As an initial matter, whether a search is carried out in accordance with or contrary to municipal policy is immaterial to the determination of whether that search was unconstitutional. See, e.g., Virginia v. Moore , 553 U.S. 164, 176, 128 S.Ct. 1598, 170 L.Ed.2d 559 (2008) (refusing to invalidate an arrest that violated Virginia law but was reasonable under the Fourth Amendment because "linking Fourth Amendment protections to state law would cause them to 'vary from place to place and from time to time' ") (citation omitted); United States v. Brown , 871 F.3d 532, 537 (7th Cir. 2017) ("a police officer's compliance with the rules of his department is neither sufficient nor necessary to satisfy the Fourth Amendment's reasonableness requirement"); Benavidez v. City of Albuquerque , 101 F.3d 620, 625 (10th Cir. 1996) (dismissing the argument that the court should overturn an employee's termination because city policy placed a higher standard on searches than the Fourth Amendment). Rather, the court must examine the totality of the circumstances to determine if the search was reasonable. Ohio v. Robinette , 519 U.S. 33, 39, 117 S.Ct. 417, 136 L.Ed.2d 347 (1996) ("the 'touchstone of the Fourth Amendment is reasonableness.' [ ] Reasonableness, in turn, is measured in objective terms by examining the totality of the circumstances.") (citation omitted). Thus, the question is solely whether the City had reasonable suspicion of drug use, or a special need that outweighed Plaintiff's privacy interests, such that it could conduct a warrantless urine test of Plaintiff.

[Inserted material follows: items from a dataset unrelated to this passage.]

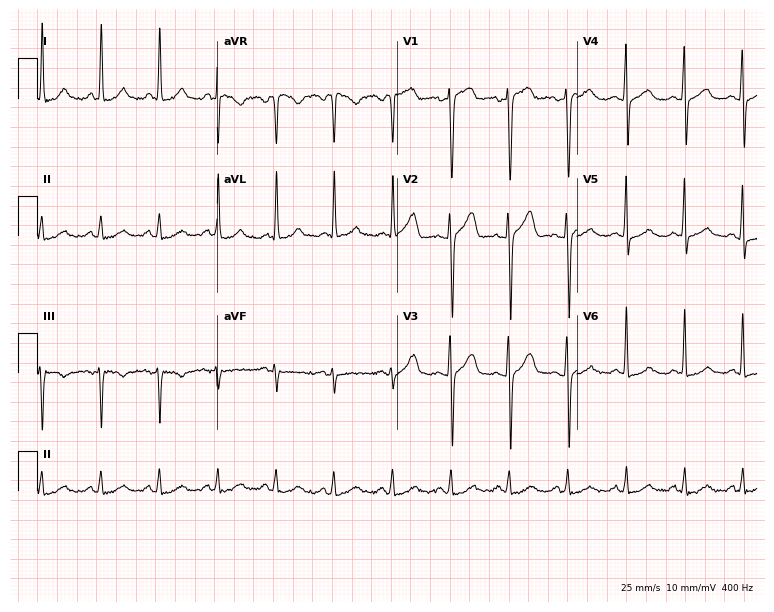
ECG (7.3-second recording at 400 Hz) — a man, 32 years old. Labelled as a normal ECG.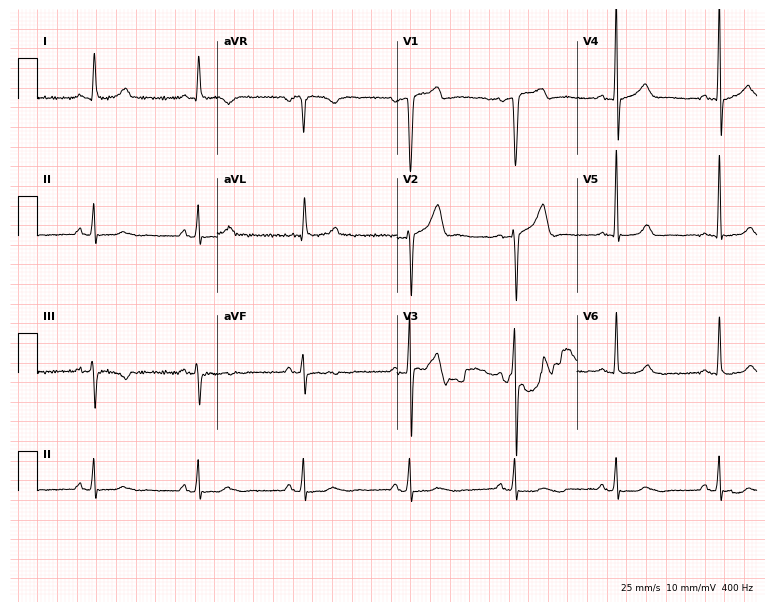
Electrocardiogram (7.3-second recording at 400 Hz), a 49-year-old man. Of the six screened findings (first-degree AV block, right bundle branch block (RBBB), left bundle branch block (LBBB), sinus bradycardia, atrial fibrillation (AF), sinus tachycardia), none is recorded.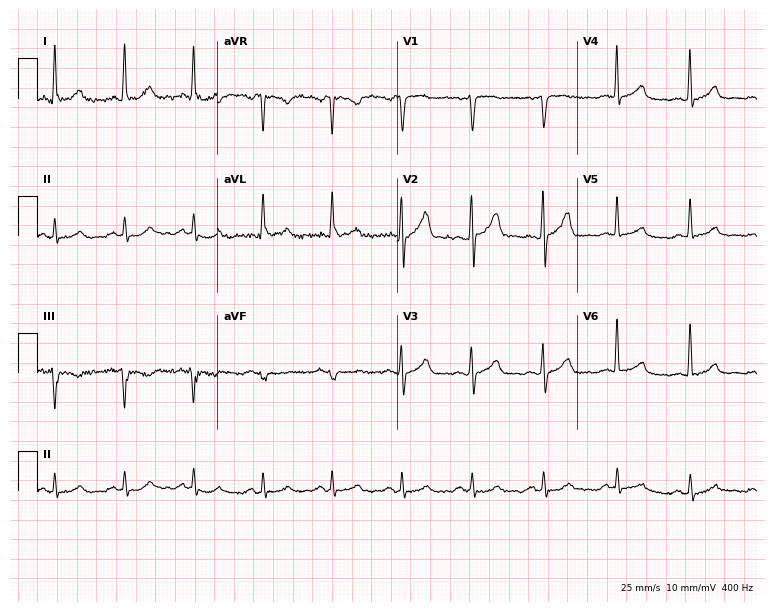
Standard 12-lead ECG recorded from a 59-year-old male patient. Read as a normal ECG.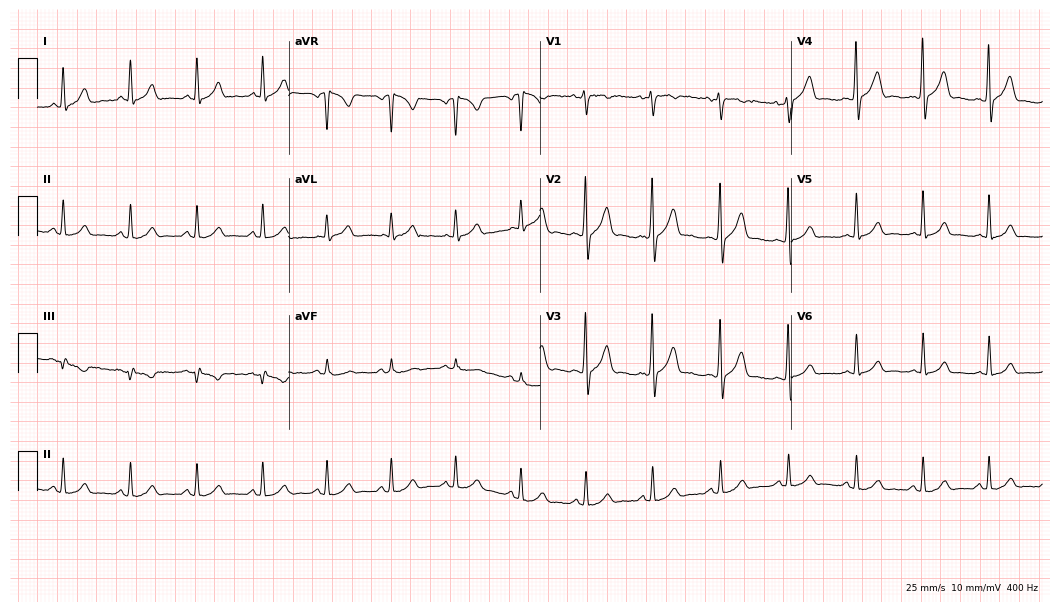
12-lead ECG from a 25-year-old man. Recorded interpretation: within normal limits.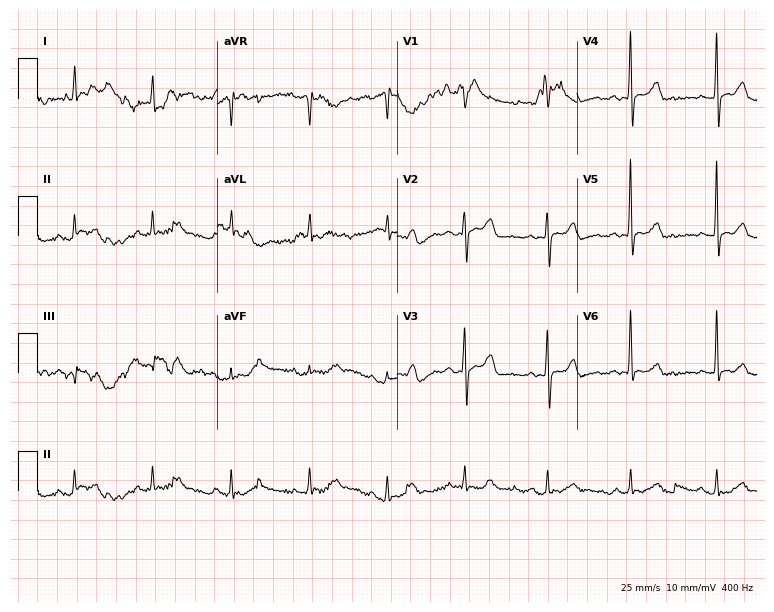
Resting 12-lead electrocardiogram. Patient: a woman, 82 years old. None of these six findings is recorded: first-degree AV block, right bundle branch block, left bundle branch block, sinus bradycardia, atrial fibrillation, sinus tachycardia.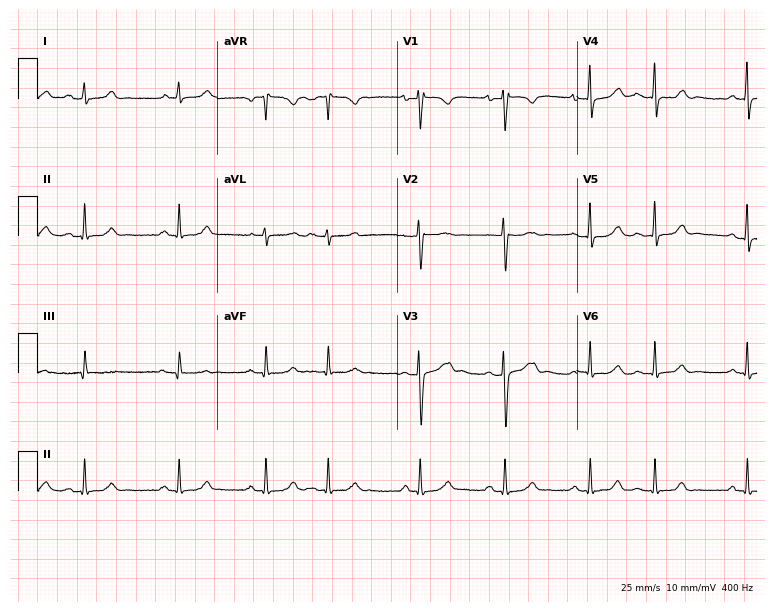
12-lead ECG from a female, 30 years old (7.3-second recording at 400 Hz). Recorded interpretation: within normal limits.

Generally, drug testing must be based upon individualized suspicion or wrongdoing to be considered reasonable. Krieg v. Seybold , 481 F.3d 512, 517 (7th Cir. 2007) (citing Chandler v. Miller , 520 U.S. 305, 313, 117 S.Ct. 1295, 137 L.Ed.2d 513 (1997) ). However, the Supreme Court has noted exceptions to that rule "when 'special needs, beyond the normal need for law enforcement, make the warrant and probable cause requirement impracticable.' " Griffin v. Wisconsin , 483 U.S. 868, 873, 107 S.Ct. 3164, 97 L.Ed.2d 709 (1987) (quoting New Jersey v. T.L.O. , 469 U.S. 325, 351, 105 S.Ct. 733, 83 L.Ed.2d 720 (1985) ). "When faced with such special needs, [the Court] has not hesitated to balance the governmental and privacy interests to assess the practicality of the warrant and probable-cause requirements in the particular context." Skinner , 489 U.S. at 619, 109 S.Ct. 1402.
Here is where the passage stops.